In a new study published in Immunity on January 26, researchers from the Institute of Biophysics of the Chinese Academy of Sciences and the Beijing Institute for Life Sciences, uncovered the precise mechanism by which cytotoxic lymphocyte-derived GZMA induces target cell pyroptosis.
The researchers first discovered that GZMA binds to the C-terminal autoinhibitory domain of GSDMB with high affinity, forming a stable enzyme-substrate complex. Then, they determined the crystal structure of the GZMA-GSDMB C-terminal domain complex.
This structure clearly shows that GZMA engages two GSDMB C-terminal domains symmetrically in a dimeric configuration. The groove along the dimer interface acts as an exosite, spatially separated from the GZMA catalytic center, and specifically recognizes the binding site on GSDMB formed by the L1 and L2 loops.

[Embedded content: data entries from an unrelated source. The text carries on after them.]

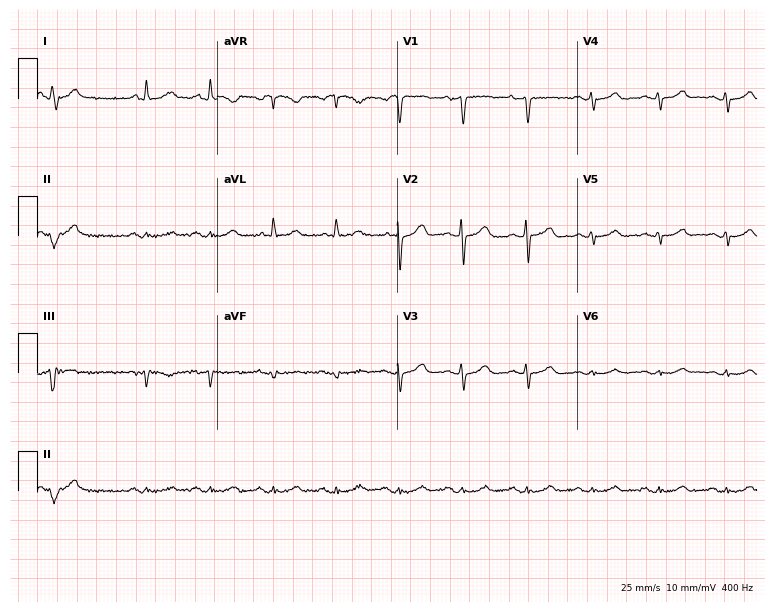
Resting 12-lead electrocardiogram (7.3-second recording at 400 Hz). Patient: an 80-year-old man. None of these six findings is recorded: first-degree AV block, right bundle branch block, left bundle branch block, sinus bradycardia, atrial fibrillation, sinus tachycardia. Other findings, if any, are not listed.
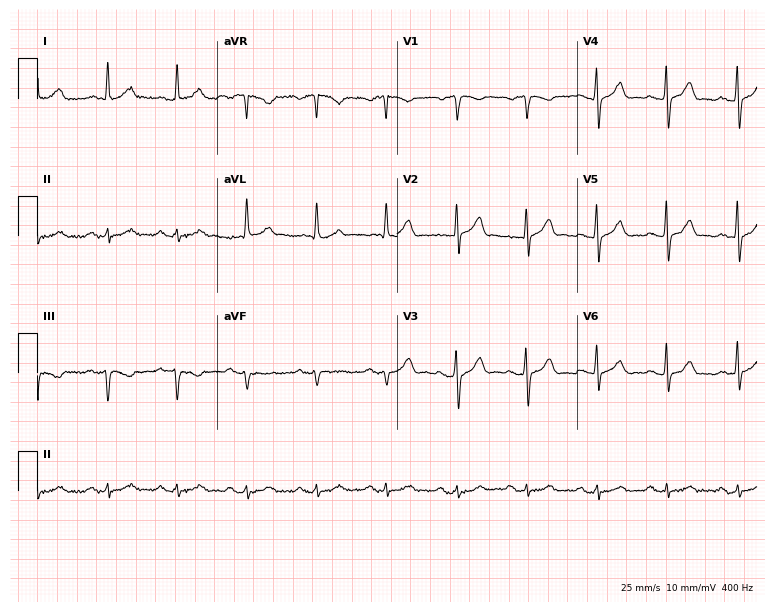
ECG — a 77-year-old male. Labelled as a normal ECG.
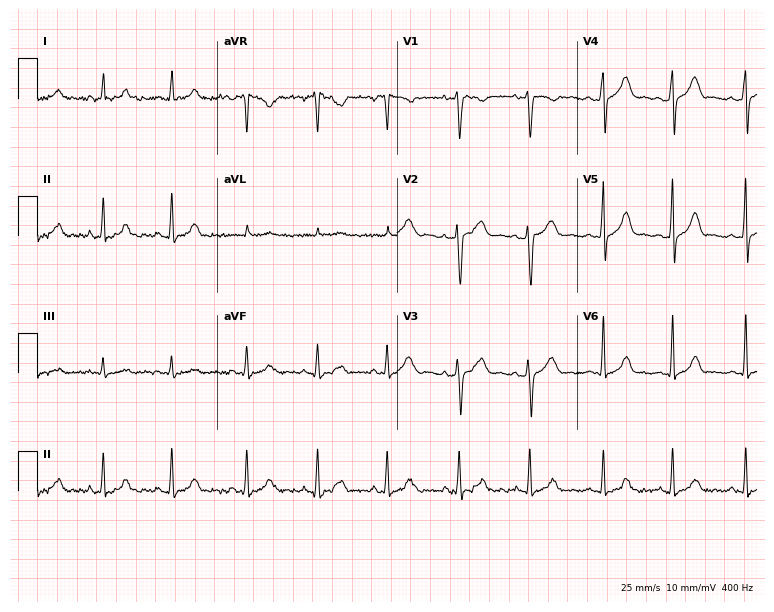
12-lead ECG from a female, 27 years old (7.3-second recording at 400 Hz). Recorded interpretation: within normal limits.
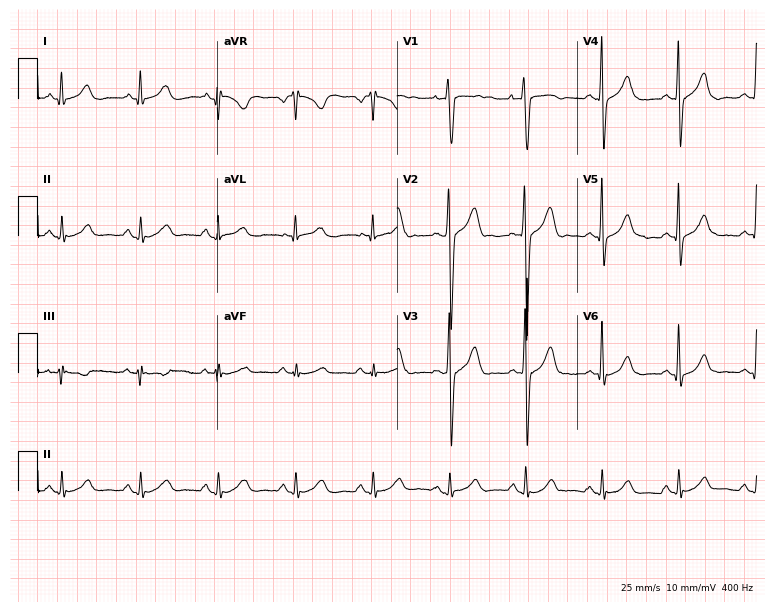
ECG — a 37-year-old male patient. Labelled as a normal ECG.

Structural superposition of the full-length autoinhibited GSDMB onto the complex reveals that exosite-mediated recognition positions the cleavage site (Lys244) at the linker between the two GSDMB domains in close proximity to the catalytic center of one GZMA protomer, enabling highly specific proteolytic cleavage of GSDMB.

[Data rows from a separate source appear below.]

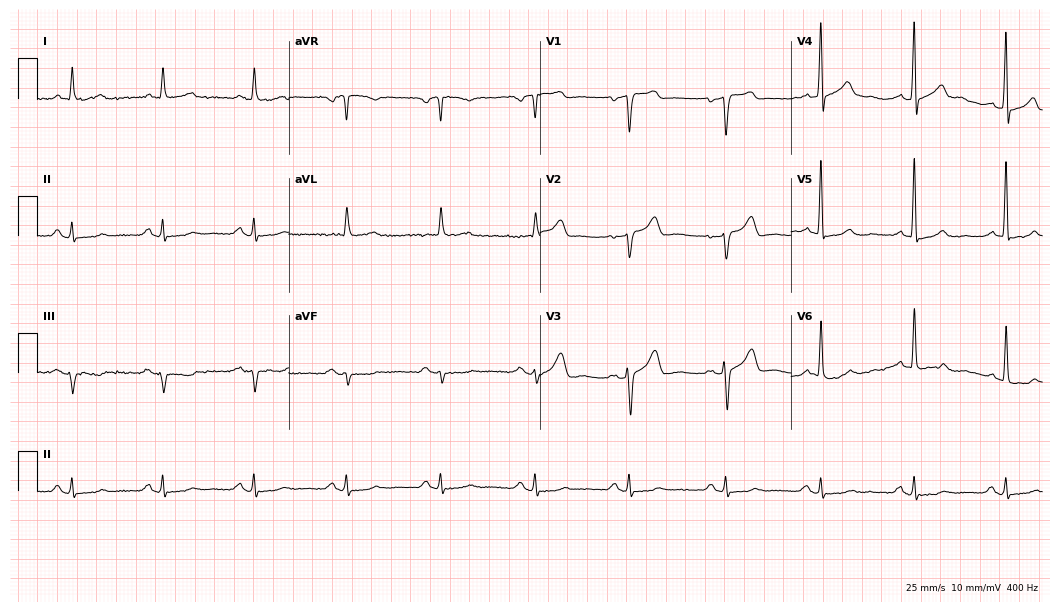
Standard 12-lead ECG recorded from a 64-year-old man. Read as a normal ECG.
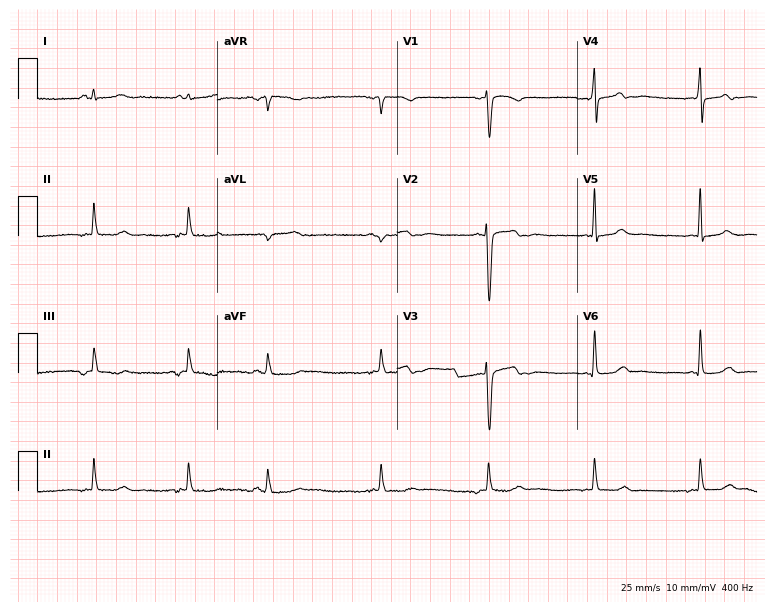
ECG (7.3-second recording at 400 Hz) — a 35-year-old female patient. Screened for six findings — first-degree AV block, right bundle branch block (RBBB), left bundle branch block (LBBB), sinus bradycardia, atrial fibrillation (AF), sinus tachycardia — none is recorded. Only these six findings were labelled.
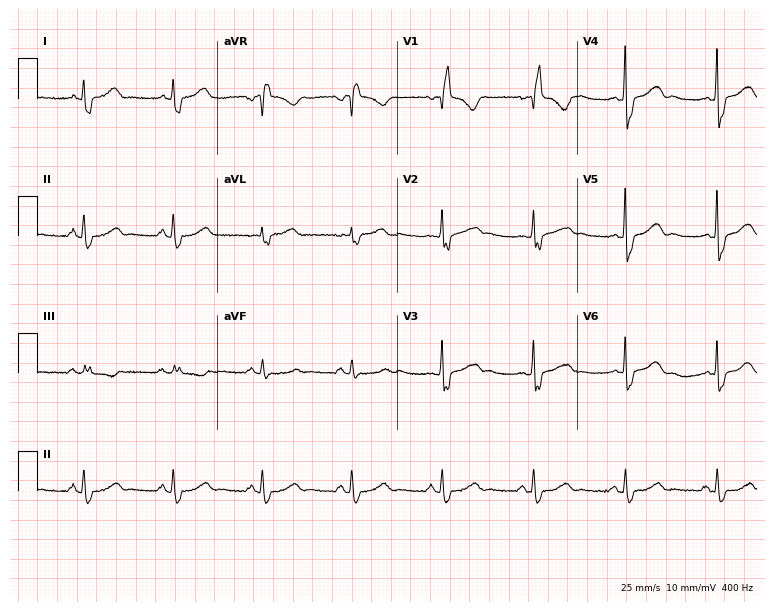
Electrocardiogram (7.3-second recording at 400 Hz), a 38-year-old woman. Interpretation includes right bundle branch block.
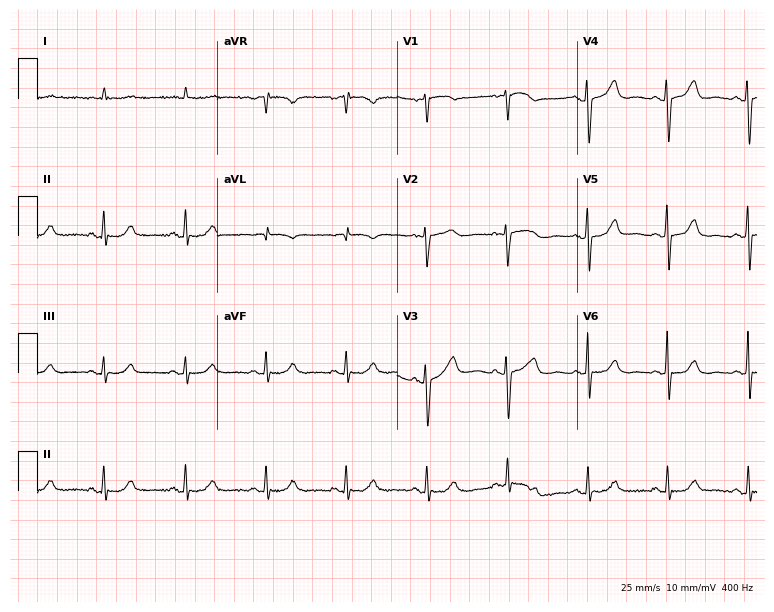
12-lead ECG from a female patient, 67 years old (7.3-second recording at 400 Hz). No first-degree AV block, right bundle branch block, left bundle branch block, sinus bradycardia, atrial fibrillation or sinus tachycardia recorded for this tracing.
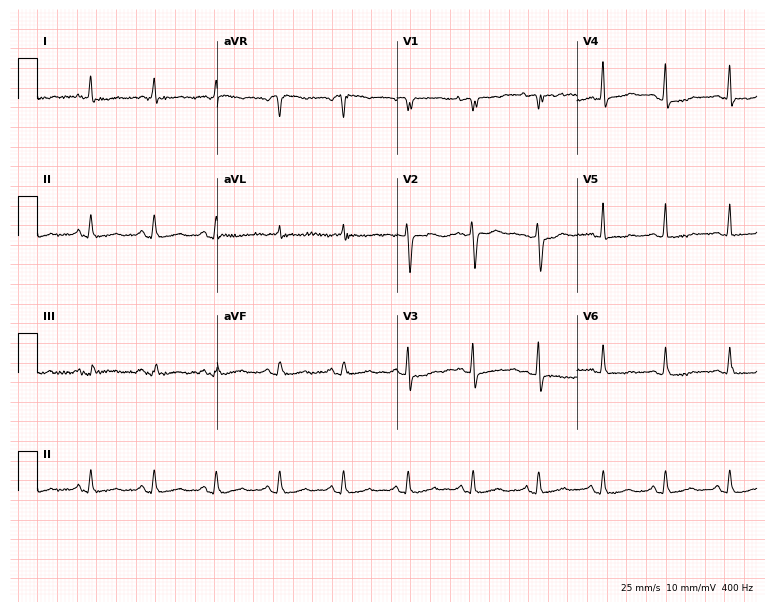
Resting 12-lead electrocardiogram. Patient: a woman, 76 years old. None of these six findings is recorded: first-degree AV block, right bundle branch block, left bundle branch block, sinus bradycardia, atrial fibrillation, sinus tachycardia.
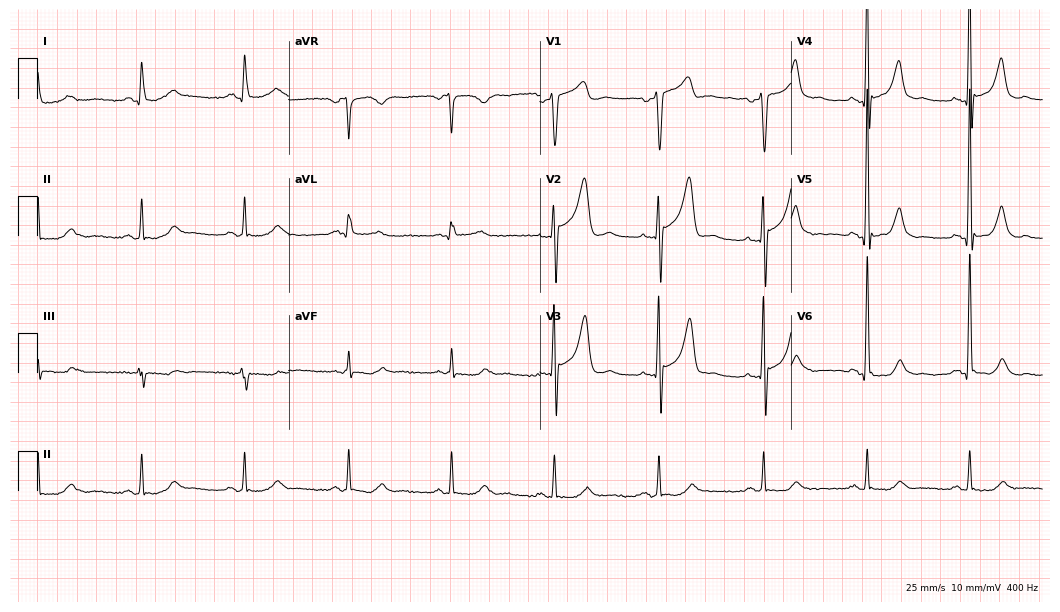
12-lead ECG from a 64-year-old man. No first-degree AV block, right bundle branch block, left bundle branch block, sinus bradycardia, atrial fibrillation or sinus tachycardia recorded for this tracing. Findings outside these six are not listed.

Since exosite formation strictly depends on GZMA dimerization, mutational and functional analyses demonstrated that disrupting dimer formation or impairing the exosite at the dimer interface eliminates GZMA's ability to recognize and cleave GSDMB. Consequently, this prevents GSDMB-dependent pyroptosis.
The study also showed that although mouse GZMA maintains conserved dimeric architecture and catalytic machinery, its exosite contains altered key residues necessary for GSDMB recognition, resulting in loss of specificity and efficient cleavage toward GSDMB. Rationally re-engineering the exosite of mouse GZMA conferred robust activity toward GSDMB, enabling efficient cleavage and activation of the pyroptotic effector.
This work is the first to structurally elucidate a granzyme in complex with its physiological substrate. It identifies a novel exosite and a unique dimeric feature that underlie GZMA-specific recognition of GSDMB. Additionally, it reveals the precise mechanism by which GZMA activates GSDMB to induce target-cell pyroptosis.
Single-nucleotide polymorphisms in the GSDMB locus are closely associated with autoimmune and inflammatory diseases, including asthma and inflammatory bowel disease. Since rodents naturally lack the GSDMB gene, combining exosite-engineered mouse GZMA with GSDMB transgenic models offers valuable tools for probing the physiological and pathological functions of the GZMA-GSDMB axis in vivo.

Schematic diagram of exosite-mediated targeting of GSDMB by dimeric granzyme A in lymphocyte pyroptotic killing (Image by DING Jingjin's group)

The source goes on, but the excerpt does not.